Penelitian ini bertujuan untuk mendeskripsikan kesepadanan penerjemahan kosakata bermuatan budaya Jepang ke dalam bahasa Indonesia pada anime Sen to Chihiro no Kamikakushi serta prosedur penerjemahan yang diterapkan dalam menerjemahkan BSu (bahasa sumber) ke dalam BSa (bahasa sasaran). Penelitian ini merupakan penelitian deskriptif kualitatif dengan menggunakan kartu data. Teori yang digunakan adalah teori kategori kosakata bermuatan budaya menurut Newmark (1988), teori kesepadanan menurut Nida dan Taber (1974), serta teori prosedur penerjemahan menurut Newmark (1988). Terdapat 38 data yang merupakan kosakata bermuatan budaya Jepang serta terjemahannya dalam bahasa Indonesia. Hasil penelitian menunjukkan bahwa 30 data mencapai kesepadanan dan 8 data tidak mencapai kesepadanan. Kemudian, terdapat 7 prosedur penerjemahan yang diterapkan, yaitu padanan budaya, sinonim, netralisasi, penjelasan tambahan, modulasi, transposisi, dan reduksi dan ekspansi. Padanan budaya dan sinonim menjadi prosedur yang paling banyak diterapkan.

Kata kunci: kesepadanan terjemahan, kosakata budaya, prosedur penerjemahan

Abstract

This study aims to describe the equivalence of translating Japanese cultural terms into Indonesian in the anime Sen to Chihiro no Kamikakushi and the translation procedures applied in translating SL (source language) into TL (target language). This research is a qualitative descriptive study using data cards. The theory used is the category of cultural terms by Newmark (1988), the theory of equivalence by Nida and Taber (1974), and the theory of translation procedures by Newmark (1988). There are 38 data which are Japanese cultural terms and its translations in Indonesian. The results showed that 30 data reached equivalence and 8 data did not reach equivalence. Then, there are 7 translation procedures applied, including cultural equivalent, synonym, neutralization, additional explanation, modulation, transposition, and reduction and expansion. Cultural equivalence and synonyms are the most frequently applied procedures.

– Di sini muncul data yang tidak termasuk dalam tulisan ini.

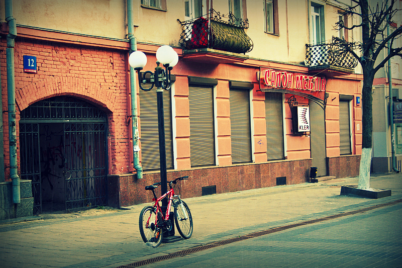 Lesi Ukrainky street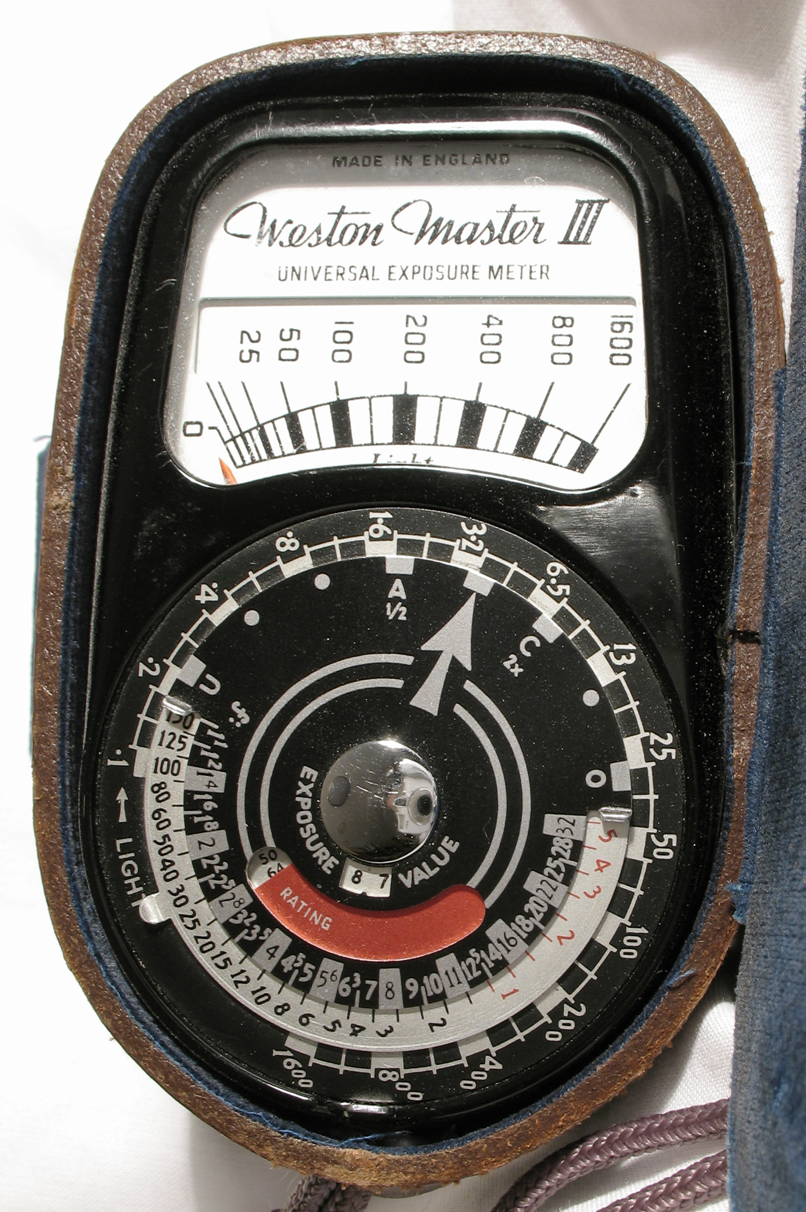 Selenium cell light meter

Keywords : translation equivalence, cultural terms, translation procedures.

  • 1.    Pendahuluan

Penerjemahan adalah suatu proses pengalihan makna sebuah teks ke dalam bahasa lainnya sesuai dengan maksud yang ingin disampaikan oleh penulis asli teks tersebut (Newmark, 1988:5). Dalam menerjemahkan suatu bahasa, penerjemah berperan sebagai

jembatan untuk menyampaikan pesan yang terdapat di dalam BSu kepada pembaca BSa, sehingga dibutuhkan kemampuan untuk dapat memahami maksud dari penulis asli teks.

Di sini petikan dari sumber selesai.